I haven’t posted in a while, I hadn’t intended to post again until the new year, but the past three weeks or so have been fully focused on my circle of friends here on my blog, and on one in particular.
I know I am not unusual in having had the opportunity to make many friends and some particularly deep connections with folk who blog – we stumble into each other in odd moments, like what we see and stick around. We are often introduced through another blog, usually in the comments where we air our thoughts and feelings (well, I do any way) generously, randomly and sometimes in great detail. 🙂 We find folk who resonate with us as well as having shared interests. It’s the resonating that is important to me, it probably is to you too.
My friend Cynthia reminded me that we first met through Derrick’s blog, I had forgotten the genesis of our friendship but she had not. We knew each well for less than two years – yet it seems we knew each well for much longer.
Our friendship grew quickly. We emailed and continued conversations started in a comment somewhere. We shared our opinions, our thoughts with honesty, sometimes acerbically, sometimes with humour, and sometimes with tears about hurt hearts. There was nothing that couldn’t be resolved, there was nothing that didn’t end with us bouncing humorously off each other. Despite having lived in different parts of the world and having followed very different paths on the journey, we found we held thoughts in common, about health, about education, about art, about spirituality, about life and death. Sometimes we ranted, sometimes we sighed, sometimes we amused ourselves and each other highly, sometimes we simply changed the subject.

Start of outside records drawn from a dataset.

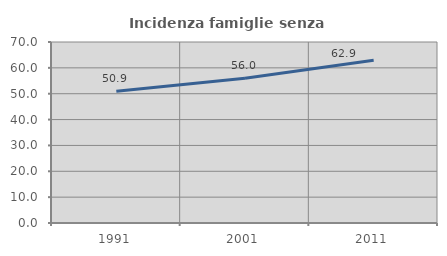
| Category | Incidenza famiglie senza nuclei |
|---|---|
| 1991.0 | 50.909 |
| 2001.0 | 56 |
| 2011.0 | 62.903 |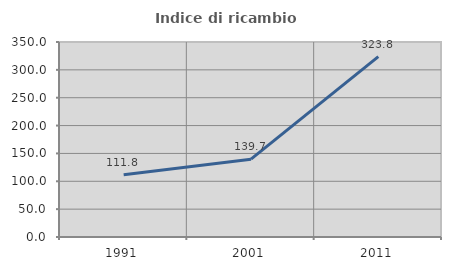
| Category | Indice di ricambio occupazionale  |
|---|---|
| 1991.0 | 111.816 |
| 2001.0 | 139.731 |
| 2011.0 | 323.78 |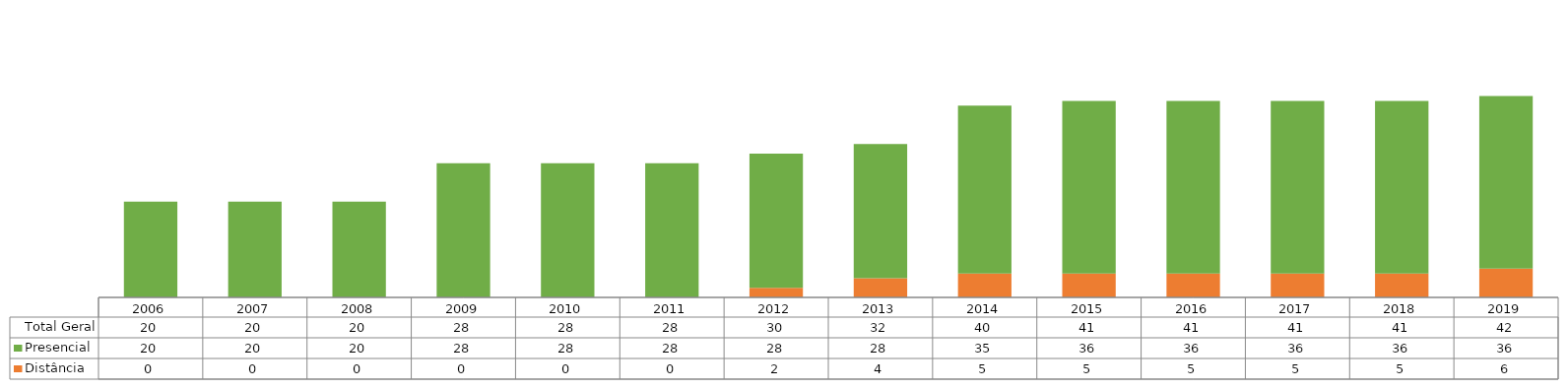
| Category | Distância | Presencial | Total Geral |
|---|---|---|---|
| 2006.0 | 0 | 20 | 20 |
| 2007.0 | 0 | 20 | 20 |
| 2008.0 | 0 | 20 | 20 |
| 2009.0 | 0 | 28 | 28 |
| 2010.0 | 0 | 28 | 28 |
| 2011.0 | 0 | 28 | 28 |
| 2012.0 | 2 | 28 | 30 |
| 2013.0 | 4 | 28 | 32 |
| 2014.0 | 5 | 35 | 40 |
| 2015.0 | 5 | 36 | 41 |
| 2016.0 | 5 | 36 | 41 |
| 2017.0 | 5 | 36 | 41 |
| 2018.0 | 5 | 36 | 41 |
| 2019.0 | 6 | 36 | 42 |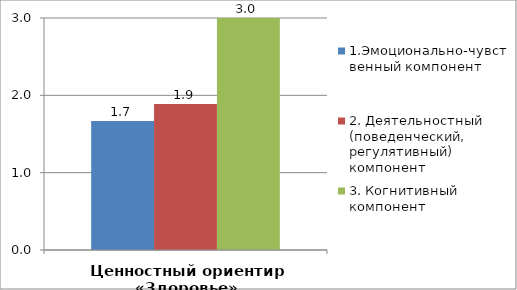
| Category | 1.Эмоционально-чувственный компонент | 2. Деятельностный (поведенческий, регулятивный) компонент | 3. Когнитивный компонент |
|---|---|---|---|
| Ценностный ориентир «Здоровье» | 1.667 | 1.889 | 3 |

I bought her book of poems, ‘A Certain Age’, loving so much of what I read on her blog. She ordered a light catcher, to be made in blues and oranges. Particular blues and oranges! I was aghast at her colour choices and kept trying to calm them down. “No, no!” she emailed back, “the other blue the bright one….” I strung some together and sent a photo, “Less amber,” she replied “more orange, the bright orange”

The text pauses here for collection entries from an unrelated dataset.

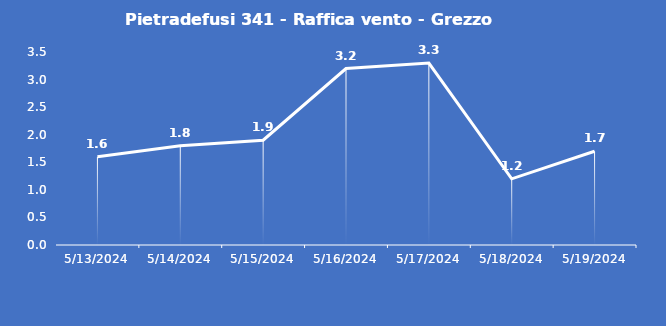
| Category | Pietradefusi 341 - Raffica vento - Grezzo (m/s) |
|---|---|
| 5/13/24 | 1.6 |
| 5/14/24 | 1.8 |
| 5/15/24 | 1.9 |
| 5/16/24 | 3.2 |
| 5/17/24 | 3.3 |
| 5/18/24 | 1.2 |
| 5/19/24 | 1.7 |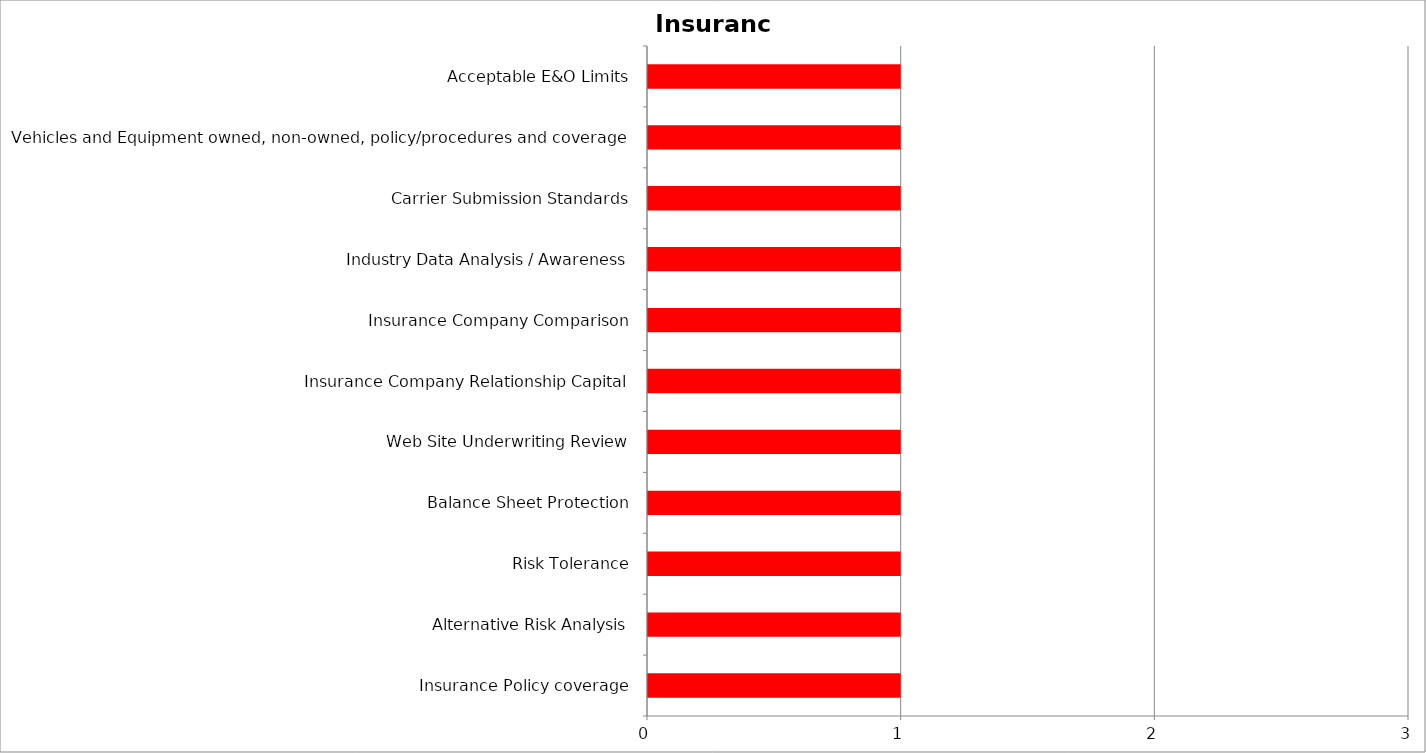
| Category | Low | Medium | High |
|---|---|---|---|
| Insurance Policy coverage | 0 | 0 | 1 |
| Alternative Risk Analysis | 0 | 0 | 1 |
| Risk Tolerance | 0 | 0 | 1 |
| Balance Sheet Protection | 0 | 0 | 1 |
| Web Site Underwriting Review | 0 | 0 | 1 |
| Insurance Company Relationship Capital | 0 | 0 | 1 |
| Insurance Company Comparison | 0 | 0 | 1 |
| Industry Data Analysis / Awareness | 0 | 0 | 1 |
| Carrier Submission Standards | 0 | 0 | 1 |
| Vehicles and Equipment owned, non-owned, policy/procedures and coverage | 0 | 0 | 1 |
| Acceptable E&O Limits | 0 | 0 | 1 |

At last I got it right and she pronounced herself satisfied. It was spectacular!
Cynthia had a gypsy soul I decided. She agreed, but don’t spread it around she said – I can’t dance any more and I’ve lost my castanets and you can’t be a proper gypsy without castanets!
And then my gypsy souled friend admitted she was feeling unwell. I knew she had been struggling all through that last northern summer. She emailed and said she had finally given in and gone to be checked out. She was afraid the cancer had returned.

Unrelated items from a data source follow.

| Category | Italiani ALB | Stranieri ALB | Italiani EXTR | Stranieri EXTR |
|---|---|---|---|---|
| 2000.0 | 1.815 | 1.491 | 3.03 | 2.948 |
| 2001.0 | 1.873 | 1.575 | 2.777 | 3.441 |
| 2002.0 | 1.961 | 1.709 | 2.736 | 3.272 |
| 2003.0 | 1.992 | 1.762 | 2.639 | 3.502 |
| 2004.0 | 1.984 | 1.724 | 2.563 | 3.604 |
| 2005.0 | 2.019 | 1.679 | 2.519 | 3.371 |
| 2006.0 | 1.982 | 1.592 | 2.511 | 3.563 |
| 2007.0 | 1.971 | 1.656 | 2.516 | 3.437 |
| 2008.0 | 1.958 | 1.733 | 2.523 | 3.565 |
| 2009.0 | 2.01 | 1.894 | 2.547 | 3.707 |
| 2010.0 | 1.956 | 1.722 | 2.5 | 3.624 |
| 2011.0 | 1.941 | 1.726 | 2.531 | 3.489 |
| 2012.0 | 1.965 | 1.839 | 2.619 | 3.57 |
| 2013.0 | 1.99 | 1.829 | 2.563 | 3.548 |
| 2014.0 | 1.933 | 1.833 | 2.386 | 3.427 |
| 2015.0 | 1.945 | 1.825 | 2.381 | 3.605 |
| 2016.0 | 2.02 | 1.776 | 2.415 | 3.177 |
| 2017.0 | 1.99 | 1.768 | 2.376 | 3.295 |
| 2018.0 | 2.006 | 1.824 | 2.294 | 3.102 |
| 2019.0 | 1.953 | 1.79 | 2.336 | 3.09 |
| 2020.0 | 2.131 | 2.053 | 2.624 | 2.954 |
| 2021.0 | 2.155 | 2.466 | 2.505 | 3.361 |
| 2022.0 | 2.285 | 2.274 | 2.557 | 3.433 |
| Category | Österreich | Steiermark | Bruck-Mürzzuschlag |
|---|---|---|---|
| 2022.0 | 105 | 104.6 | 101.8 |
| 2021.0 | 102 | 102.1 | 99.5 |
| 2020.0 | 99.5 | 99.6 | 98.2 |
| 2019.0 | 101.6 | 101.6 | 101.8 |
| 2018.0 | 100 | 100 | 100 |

Cancer? What cancer? She had a bout of cancer some time back and had gone into remission six years ago. Cynthia was afraid it had now returned. She didn’t want to go the medical cancer route and she didn’t want the battle she thought she would have to endure.
I mostly ignored that email – I didn’t want her to go that route either. Another note arrived hot on its heels. The diagnosis was in. Cancer. Metastisized. A matter of time.
The time was two weeks. Two weeks from diagnosis to a peaceful passing with her beloved sister Jen beside her and Celtic lullabies playing on the CD.
Cynthia Jobin, poet, writer, calligrapher, artist, blogger, friend, passed away December 13th 2016.
Cynthia will be cremated today. She did not want a service, just her ashes to be scattered when the weather is more clement off the coast of New Hampshire.
Far away in New Zealand on the 13th of December, I sent my last daily email to her. The following morning I sat before my in-box and a little voice whispered in my ear to let her go.
We’ve lost a great gal from our blogging circle.
A wonderful poet – a great mind – a ready wit.
A particularly kind woman!
I thought you’d like to know and perhaps share the news as appropriate.
Cynthia’s sister Jen is happy to hear from any of her friends who would like to make contact. Her email is [email@example.com]
Cynthia told me that her friend and fellow blogger John (Looker) Stevens had offered to organise publication of a second volume of her poetry. She was ecstatic about the kind offer and with her energy failing and her sister’s help, gathered together some works and sent them to him. ‘They won’t go into the dumpster’ she wrote ‘Hallelujah!’
Cynthia’s intention was to make three last posts on her blog, poems already in her archives. She managed two.
I’ll leave you with the third:
The Sun Also Sets
Without a bedtime story or a lullabye
the evening’s blush sinks to a deeper red
then slips into a slit between the earth and sky
leaving our goodbyes lingering, unsaid.
I do not want to go, or let you go.
I want to dare this ending, call its bluff,
delay our parting with a sudden overflow
of words—too many and yet not enough–
while you, my dearest one, would choose
blunt disappearance, the mute way
to stanch an agony—those deeper blues
along the skyline fire—as if to say
the sun rises, the sun also sets.
So let it set. Let us let it. Let’s.